Cini-Neri G, Neri B
Anticancer Res. 1986 Mar-Apr;6(2):195-7.
Impairment of respiratory control in myocardial cells has been implicated in attempts to explain the cardiac toxicity of anthracycline antibiotics. This parameter has been found to correlate significantly with depletion of ATP and increase of Ca2+ intracellular concentration in rat heart slices. It has been suggested that 4'-deoxydoxorubicin and 4-demethoxydaunorubicin, whose molecular structures differ slightly from those of doxorubicin and daunorubicin, respectively, might be less cardiotoxic. The present study evaluates the effect in vitro of these new anthracycline derivatives (10 micrograms/ml) on endogenous respiration, measuring oxygen uptake in rat heart slices incubated for 60 min in a Warburg manometric apparatus at 38 degrees C. Mean oxygen uptake values +/- SE (microliter/mg d.w) were as follows: control condition 4.21 +/- 0.2; with doxorubicin 3.03 +/- 0.1; with 4-demethoxydaunorubicin 3.75 +/- 0.1; with 4'-deoxydoxorubicin 3.87 +/- 0.2. Thus, in terms of this parameter, 4'-deoxydoxorubicin and, to a lesser extent, 4-demethoxydaunorubicin are less cardiotoxic than doxorubicin. However, it is well to bear in mind that impairment of respiratory control is only one of the aspects of cellular damage that leads to anthracycline-induced cardiomyopathy.

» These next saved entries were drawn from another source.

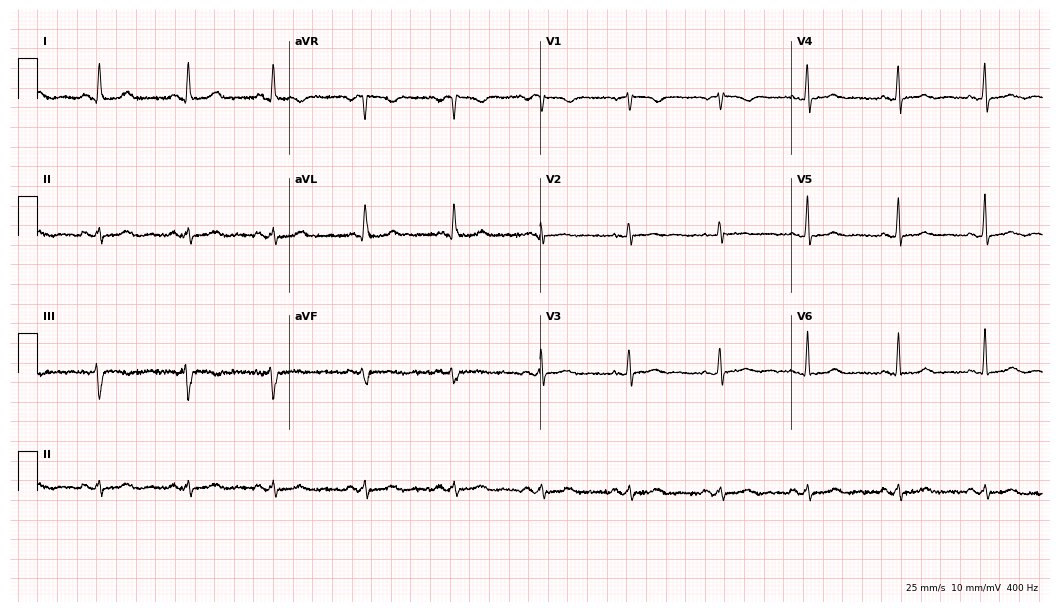
Standard 12-lead ECG recorded from a female, 56 years old (10.2-second recording at 400 Hz). None of these six findings is recorded: first-degree AV block, right bundle branch block, left bundle branch block, sinus bradycardia, atrial fibrillation, sinus tachycardia.
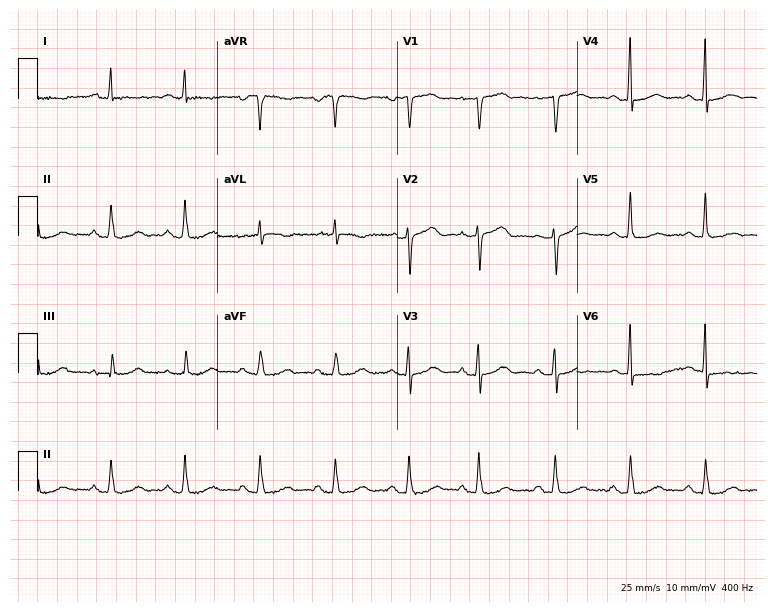
12-lead ECG from a female patient, 54 years old. Recorded interpretation: within normal limits.
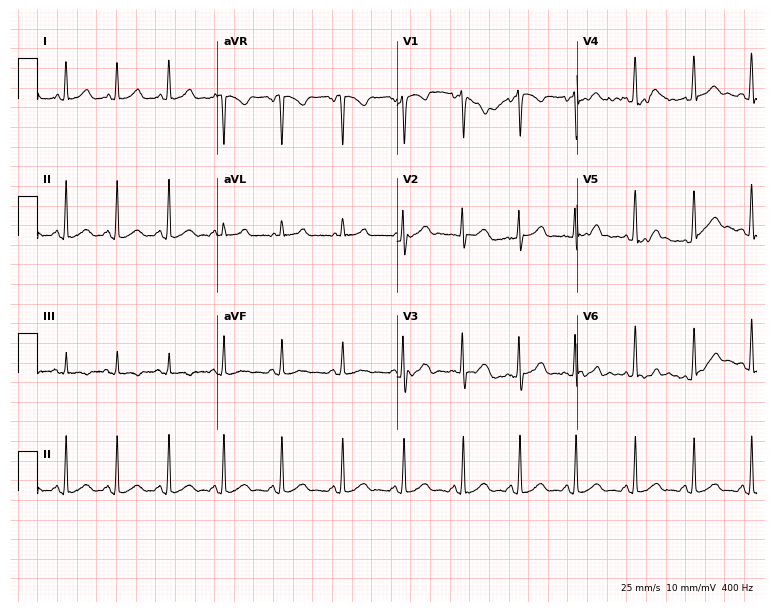
Electrocardiogram (7.3-second recording at 400 Hz), a 25-year-old female. Overall reading on record: normal ECG.

心肌细胞呼吸控制受损被认为与解释蒽环类抗生素的心脏毒性有关。已发现该参数与大鼠心脏切片中ATP的消耗和细胞内Ca2+浓度的增加显著相关。有人提出,4'-脱氧阿霉素和4-去甲氧基柔红霉素的分子结构分别与阿霉素和柔红霉素略有不同,它们的心脏毒性可能较小。本研究评估了这些新的蒽环类衍生物(10微克/毫升)在体外对内源性呼吸的影响,在38℃的瓦氏测压仪中孵育60分钟后,测量大鼠心脏切片中的氧气摄取量。平均氧气摄取值±标准误(微升/毫克干重)如下:对照条件下为4.21±0.2;阿霉素处理后为3.03±0.1;4-去甲氧基柔红霉素处理后为3.75±0.1;4'-脱氧阿霉素处理后为3.87±0.2。因此,就该参数而言,4'-脱氧阿霉素以及在较小程度上4-去甲氧基柔红霉素的心脏毒性低于阿霉素。然而,需要牢记的是,呼吸控制受损只是导致蒽环类诱导的心肌病的细胞损伤的一个方面。